§ Raw data:
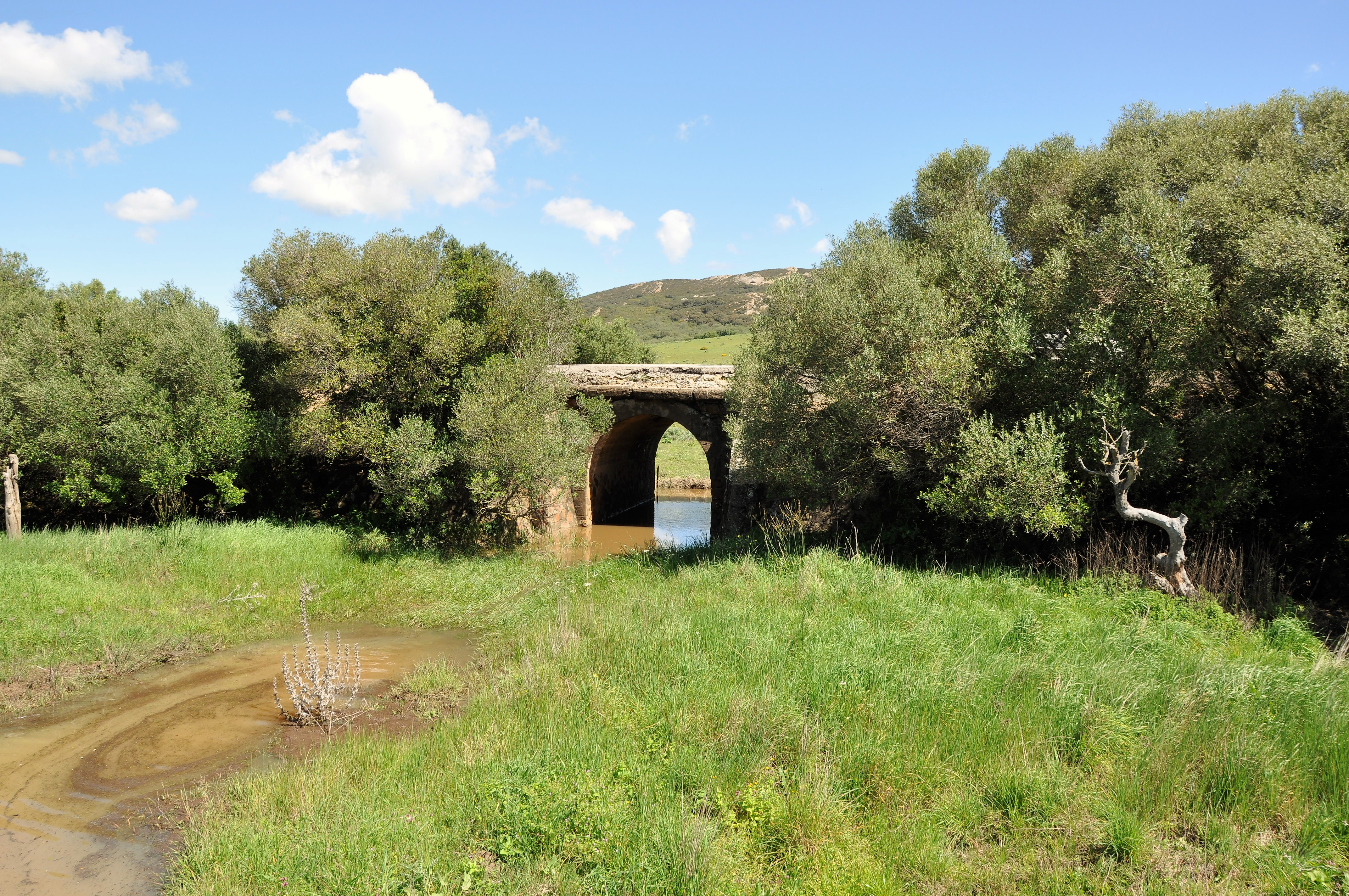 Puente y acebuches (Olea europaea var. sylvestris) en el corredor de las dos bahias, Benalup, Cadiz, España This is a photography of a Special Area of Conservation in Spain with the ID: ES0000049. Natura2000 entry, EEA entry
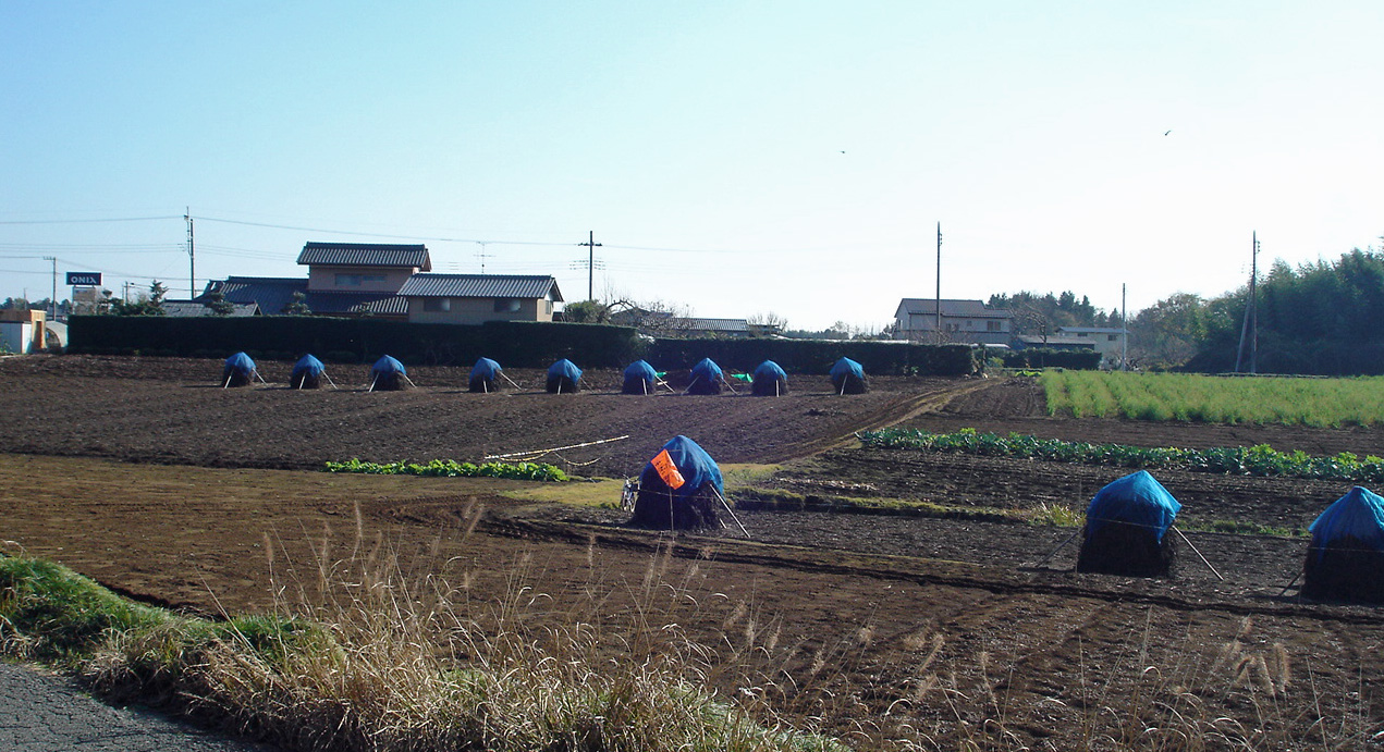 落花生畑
--
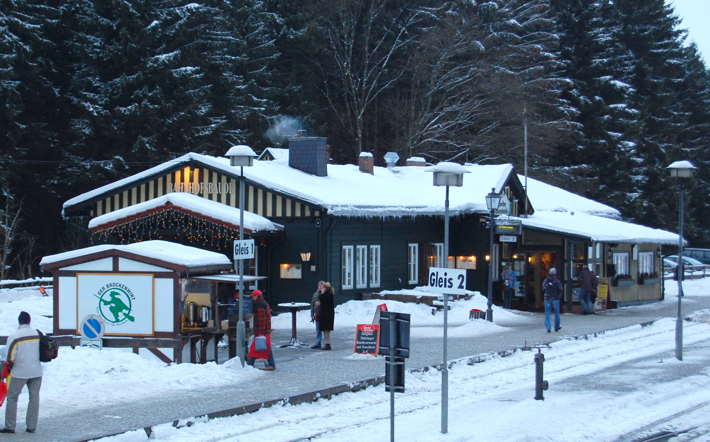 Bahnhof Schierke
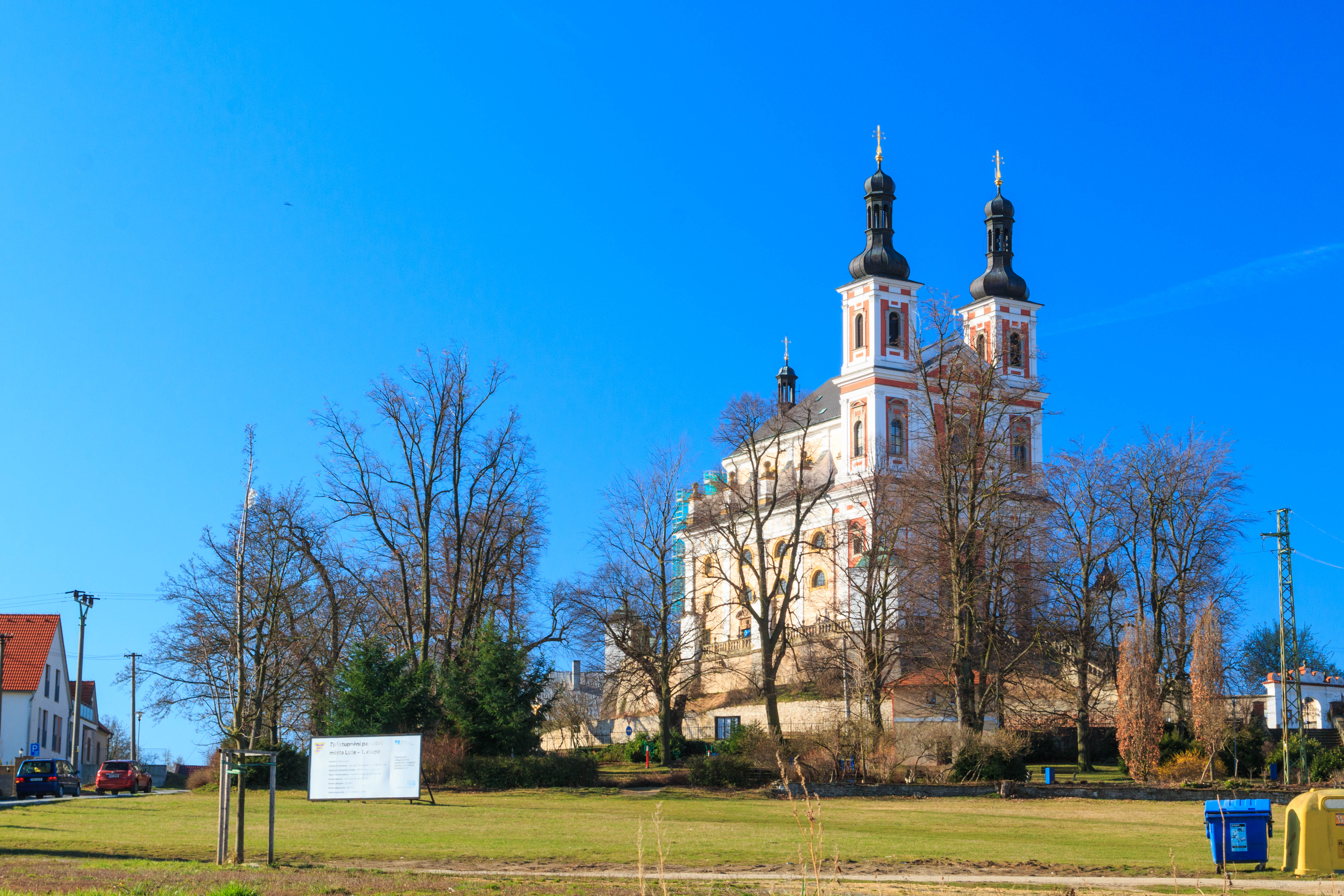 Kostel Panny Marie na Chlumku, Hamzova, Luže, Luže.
* * *
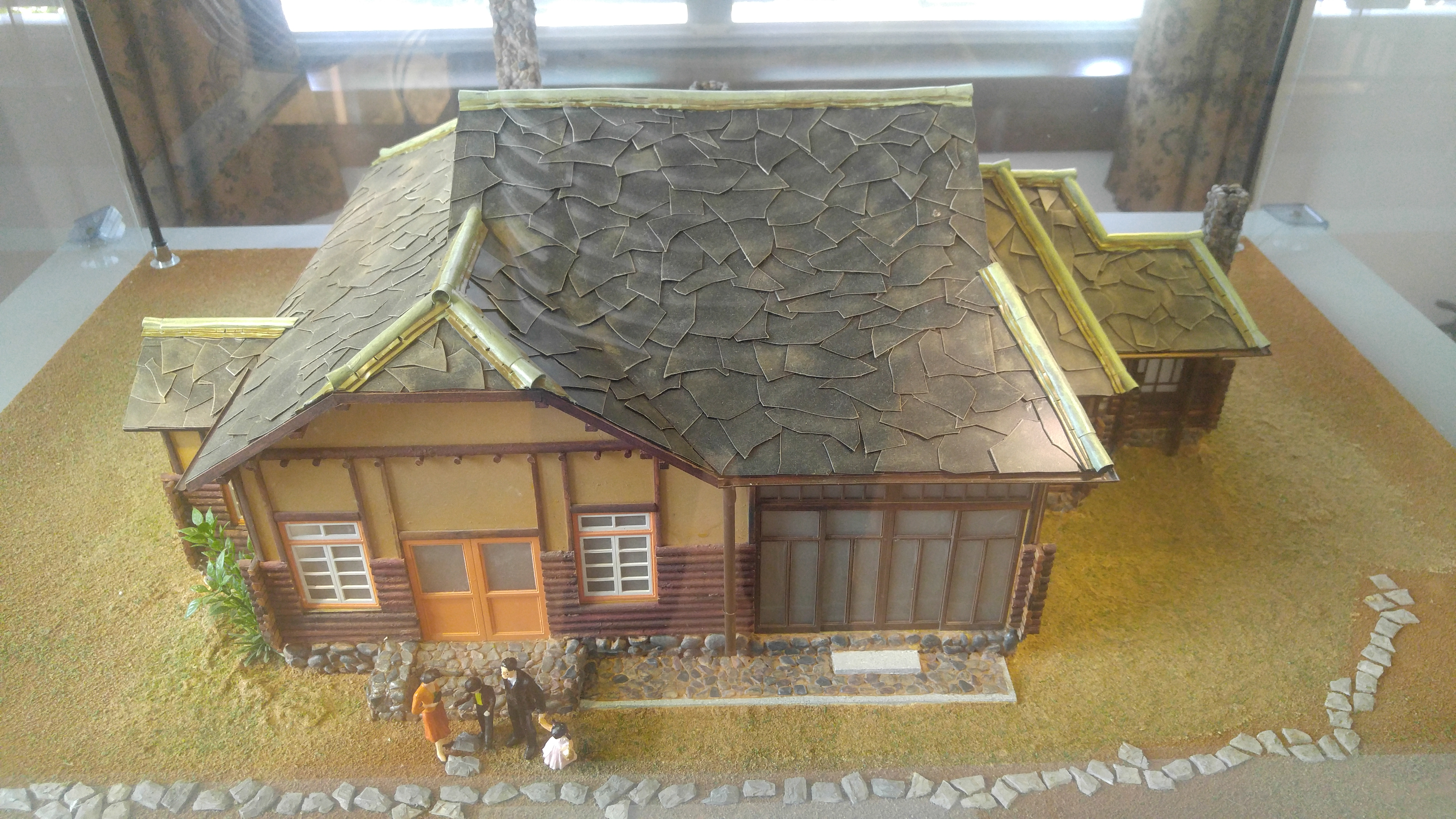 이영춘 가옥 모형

§ What this task involves:
Of the lines above, copy only those from the one holding "Bahnhof Schierke" to the one holding "Kostel Panny Marie", both included, and exclude every image.

§ Response box:
 Bahnhof Schierke
 Kostel Panny Marie na Chlumku, Hamzova, Luže, Luže.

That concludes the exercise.